"Oh look at the time, three more intelligent plays just closed and THE ADDAMS FAMILY made another million dollars" -Jackie Hoffman, Broadway.com Audience Awards
The artwork is superb. I'm not immediately sold on Owen as Rene, but I'm hoping he surprises me. Will be interesting to see who they get to play Song: whether they go with a relative unknown (as they did with the original) or a more established actor.
"You travel alone because other people are only there to remind you how much that hook hurts that we all bit down on. Wait for that one day we can bite free and get back out there in space where we belong, sail back over water, over skies, into space, the hook finally out of our mouths and we wander back out there in space spawning to other planets never to return hurrah to earth and we'll look back and can't even see these lives here anymore. Only the taste of blood to remind us we ever existed. The earth is small. We're gone. We're dead. We're safe."
-John Guare, Landscape of the Body
A splendid actor and a brilliant director do a revival of a very bad play. Pass.
"If they can get you asking the wrong questions, they don't have to worry about the answers." Thomas Pynchon, GRAVITY'S RAINBOW
"Reality is that which, when you stop believing in it, doesn't go away." Philip K. Dick
My blog: http://www.roscoewrites.blogspot.com/
Not sure about the casting but I am sure that the show has a director who is not known for being of much help to actors or to any storytelling that is not visual,in a show that needs both. I like the art though it is reminiscent of Mercury Fur for no particular reason.

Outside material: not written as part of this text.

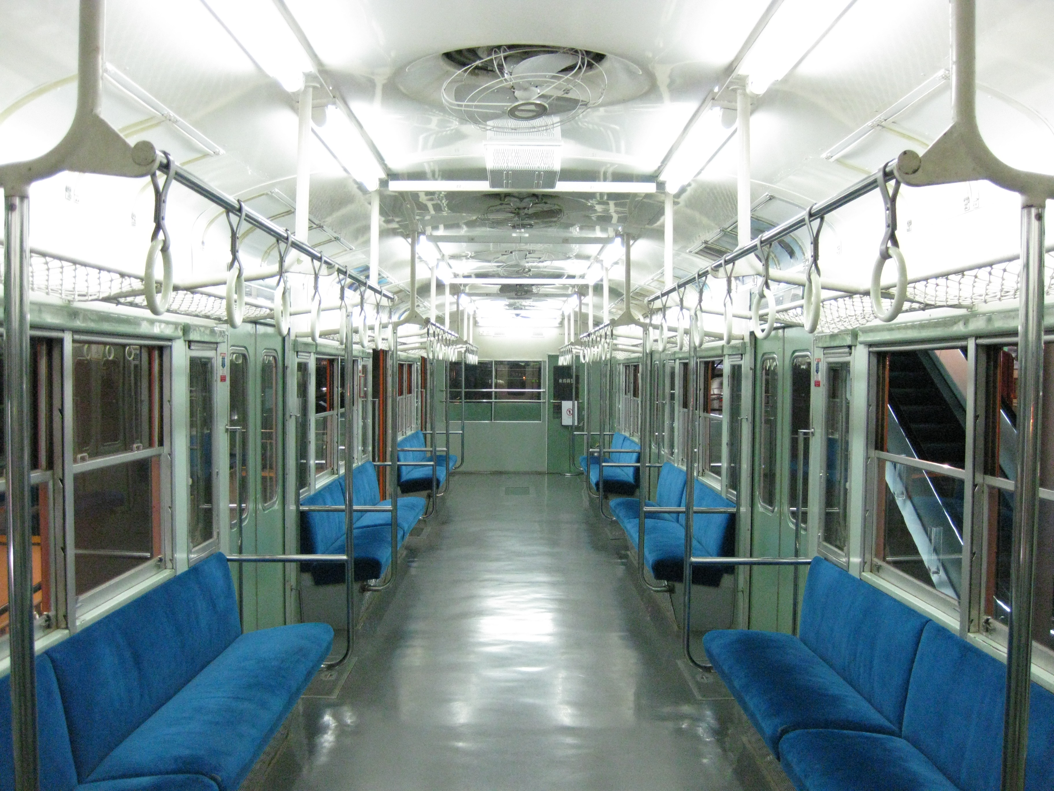 鉄道博物館に展示中のクモハ101-902内部

That really is stunning art work , the best I've seen in years
Well I didn't want to get into it, but he's a Satanist.
Every full moon he sacrifices 4 puppies to the Dark Lord and smears their blood on his paino.
This should help you understand the score for Wicked a little bit more.
Tazber's: Reply to
Is Stephen Schwartz a Practicing Christian
Roscoe said: "A splendid actor and a brilliant director do a revival of a very bad play. Pass.
"
I meant to delete this because I'm trying to be nicer these days, but I think Roscoe is out of his mind on this one.

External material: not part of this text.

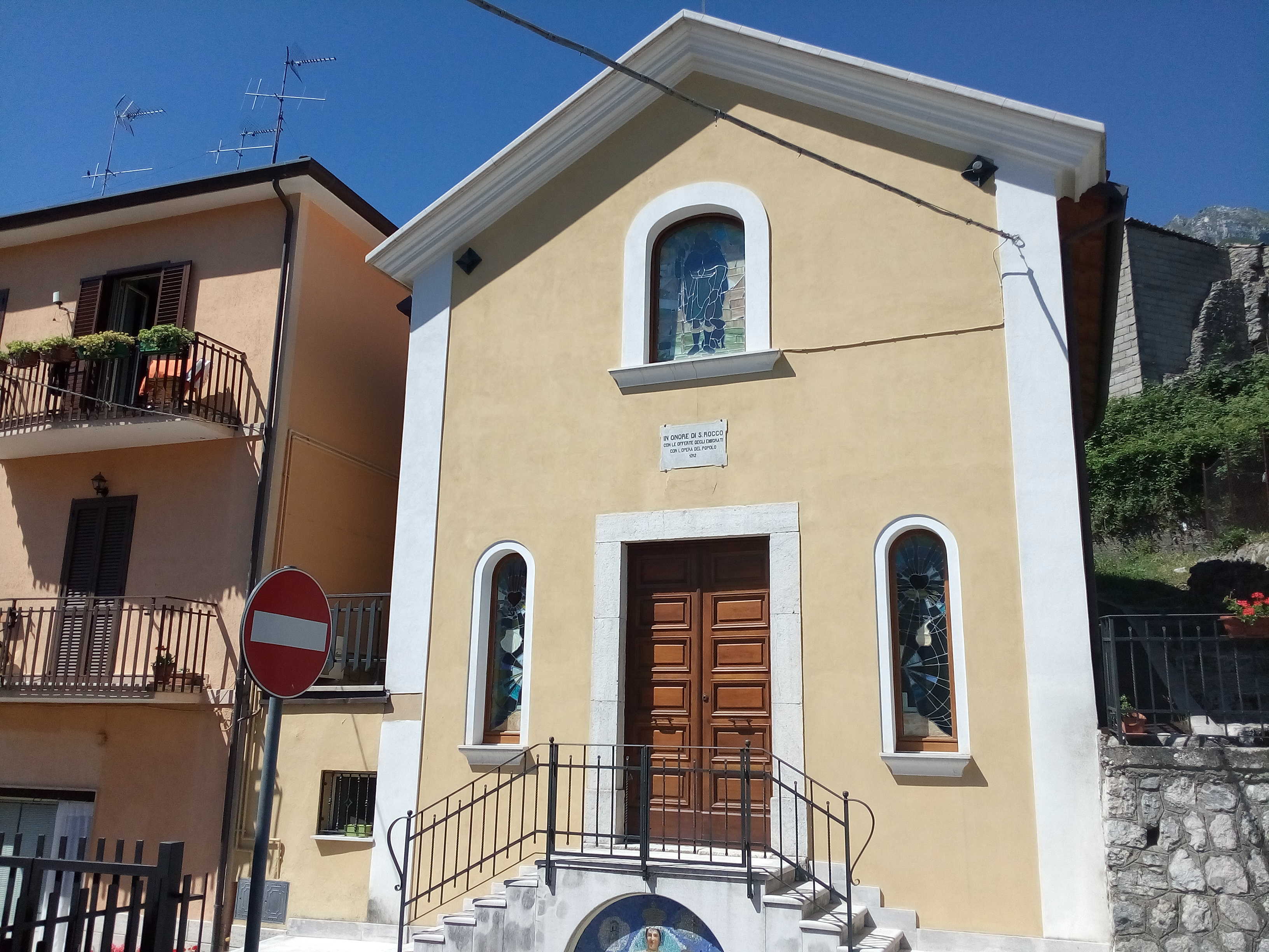 Chiesa di San Rocco a Roccavivi in Abruzzo

And what could be more timely than a play about how the West meets its downfall because it doesn't bother to understand Eastern cultures?
Please, God, please: save this exquisite play from Julie Taymor.
Absolutely agree that the artwork is cool and I'm sure Taymor approved it. But she'll find a way to f*** it up yet, I fear. She's of the school that confuses directing with painting: she makes images rather than telling stories.
1. Clive Owen is a good actor and will be a box office draw, and Gallimard is probably better played by a "romantic leading man" type than a John Lithgow type.
John Lithgow's performance as Gallimard is the best or one of the best performances I've ever seen in a drama. (His performance in Durang's BEYOND THERAPY is one of the funniest.)
With respect, Baritone, you are misreading the play (and forgetting a key scene). In the locker room scene (with John Getz in the original), Gallimard confesses that he has NEVER been a ladies' man, or even a man's man. He was a wimpy kid who married a plain woman.
And THAT is one of the main reasons he is "fooled" by Song: she plays to his unmet desire to be the "romantic leading man" you mention. (I write "fooled" in quotation marks because Gallimard eventually confesses that maybe he wasn't as clueless as he has told us and himself.)
This isn't to say I am writing off Clive Owen, though he isn't obvious casting to me. Owen isn't all that handsome IMO; his sexiness comes from within and may be tempered with his acting. I hope.
"Gallimard is probably better played by a "romantic leading man" type than a John Lithgow type."
I certainly disagree, but would like to hear why you think that. Gallimard (at least in productions I've seen) is something of a pompous buffoon, not a dreamboat. The film took all theatricality out of the piece, and made it into a rather dull romance, and Irons (I thought) couldn't have been more of a snooze. But Lithgow was riveting in the original rather flamboyant production.
Good call. I am not hugely familiar with the text - I just remember reading it in college and being blown away, and I have seen it on stage only once many years ago.
Maybe they'll give Clive Owen a dorky haircut and glasses? lol.
BTW, this seems like a good play for Taymor to direct. It's supposed to be theatrical and requires more of a Julie Taymor-style director than the kind of director who is basically a glorified acting coach.